Both studies relied on large, population-based cohorts and advanced statistical techniques to minimize bias. The Minnesota study, in particular, included rigorous manual review and psychiatrist adjudication of medical records, which helped ensure that both medication exposure and psychiatric diagnoses were accurately captured. But the authors acknowledge some limitations. The study relied on prescription records rather than pharmacy fill data, so it’s possible that some mothers prescribed antidepressants did not take them.

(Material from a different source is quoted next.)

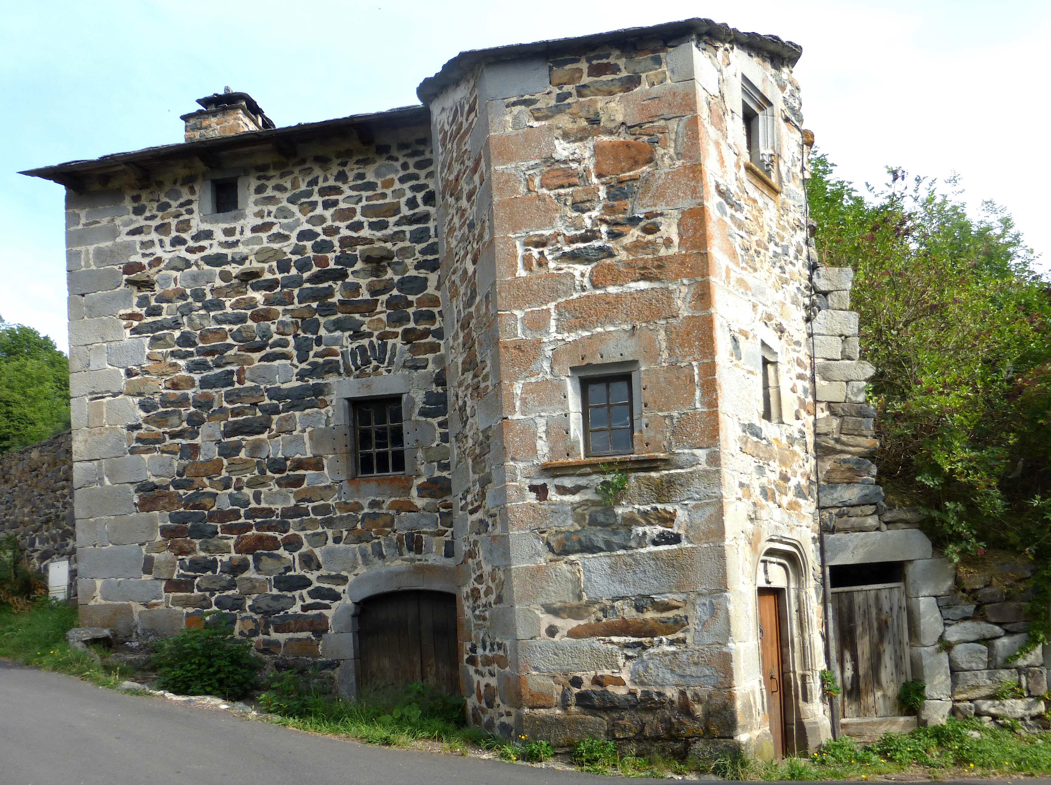 Maison Sauron Montusclat (Haute-Loire) Août 2017

Because the research is observational, it cannot definitively prove that antidepressants during pregnancy have no effect. “We cannot really randomize pregnant women to medications or not, so must rely on ‘real world’ use and data,” Talati noted. “While we do our best to account for all the confounders, there are always going to be differences that you cannot see or measure.”
Looking ahead, the researchers plan to continue exploring how antidepressant exposure during pregnancy might affect child development beyond emotional disorders, including gut health and disorders involving brain-gut interactions.
“We have been following in different cohorts using different approaches; moreover, because these antidepressant medications work by altering serotonin levels, and the vast majority of the serotonin resides in the gut, we also have an arm of the study showing the effects of prenatal SSRI use on offspring gut development and disorders of brain-gut interaction,” Talati said. “Finally, we want to get a better handle on timing of mechanisms—> e.g., are there particular periods in pregnancy that confer the greatest risk.”
The study, “Prenatal Antidepressant Exposure and Risk of Depression and Anxiety Disorders: An Electronic Health Records–Based Cohort Study,” was authored by Ardesheer Talati, Jennifer L. Vande Voort, Launia J. White, David Hodge, Cynthia J. Stoppel, Myrna M. Weissman, Jay A. Gingrich, and William V. Bobo.